= Mauricio Espinosa =

Uruguayan football referee

Mauricio Espinosa Rodríguez (born 6 May 1972) was a Uruguayan football referee who participated in the 2010 FIFA World Cup. He gained publicity during the Round of 16 match between Germany and England, when he ruled that England midfielder Frank Lampard's strike did not cross the goal line, although television coverage clearly indicated the opposite.

==Personal==
Mauricio Espinosa was born on 6 May 1972 and lives in the Uruguayan capital Montevideo. He is also a science teacher, he speaks English and Spanish. Espinosa has been refereeing international matches since 2006.

==2010 FIFA World Cup==
Espinosa was an assistant referee in the following 2010 FIFA World Cup matches:
- Group D: Australia vs Serbia
- Group E: Cameroon vs Denmark
- Group G: Côte d'Ivoire vs Portugal
- Round of 16: Germany vs England
In each of these matches, the main referee was Jorge Larrionda, who is also from Uruguay.

===Germany vs.
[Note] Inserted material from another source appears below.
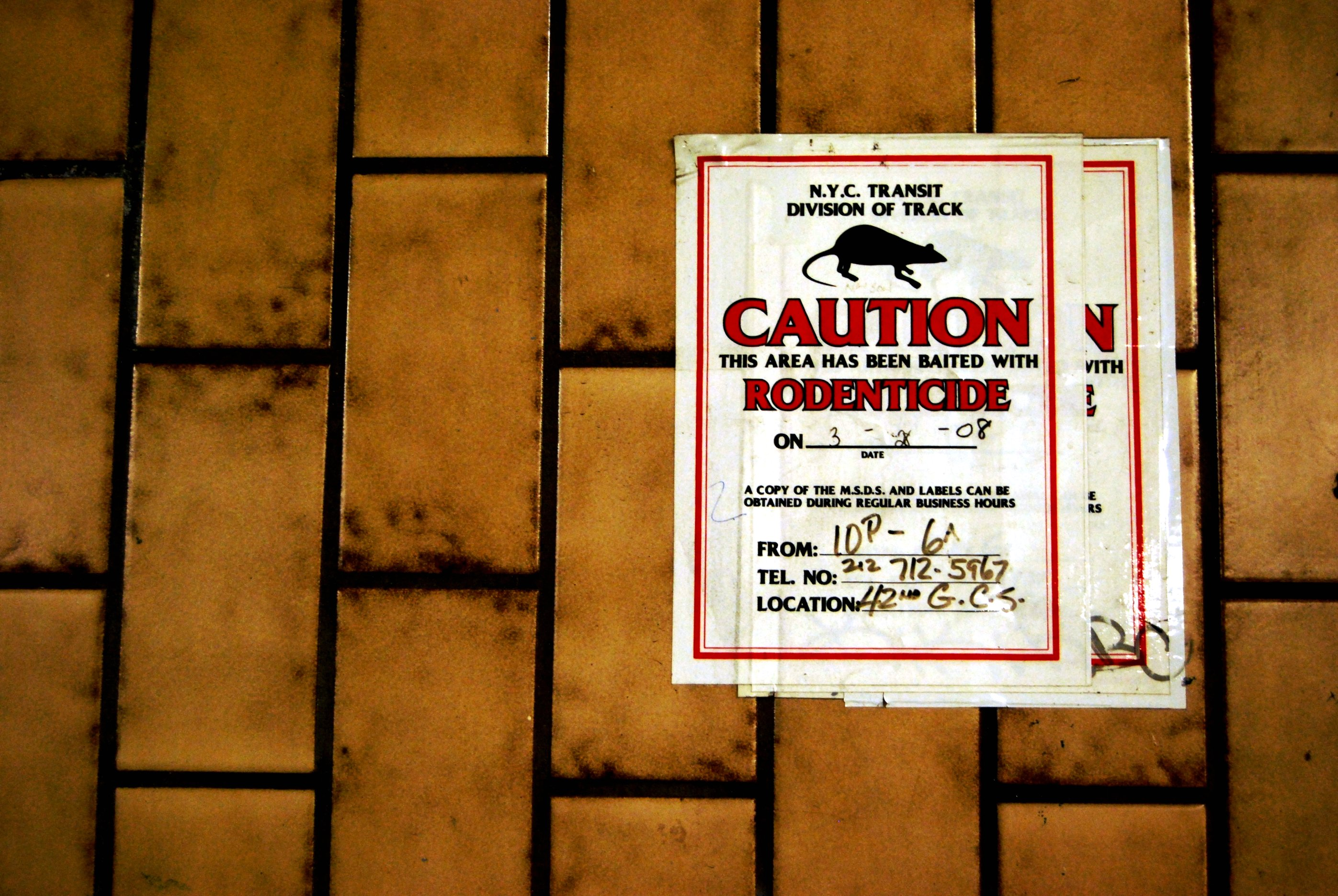 Rodenticide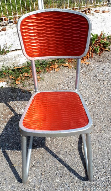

England controversy===
The Germany vs. England Round of 16 match, which ended 4-1 and where Espinosa was an assistant referee, resulted in controversial decisions and massive media attention. The main referee of the match was Jorge Larrionda.

Early in the game, Espinosa ruled that Wayne Rooney was offside, when in reality Rooney picked up an erroneous pass from a German player, and therefore could not have been offside according to the rules. Espinosa's most controversial decision occurred in the 38th minute, when Germany was leading 2-1, as England's Frank Lampard shot hit the crossbar, bounced over the goal line and back out of the goal. Television pictures and video replay showed that the ball clearly crossed the line, but both Espinosa and Larrionda failed to spot this, despite appearing to have a good view of where the ball had landed. In the referees' dressing room during the half-time interval, Larrionda and Espinosa were shown the TV coverage of the incident. After noticing his mistake, Espinosa was said to have exclaimed "Oh my God!". The incident led to large-scale protests from players, coaches and officials alike, as well as increased demands for FIFA to introduce goal-line video technology in matches.

Espinosa and Larrionda were among referees dropped by FIFA after the Round of 16. They did not participate in any further matches in the 2010 World Cup.

==2018 FIFA World Cup==
In March 2018, FIFA announced that he will officiate some matches at side of Andres Cunha and Nicolas Taran as assistant referee at 2018 FIFA World Cup. On 10 July 2018, He officiated the semifinal between France and Belgium.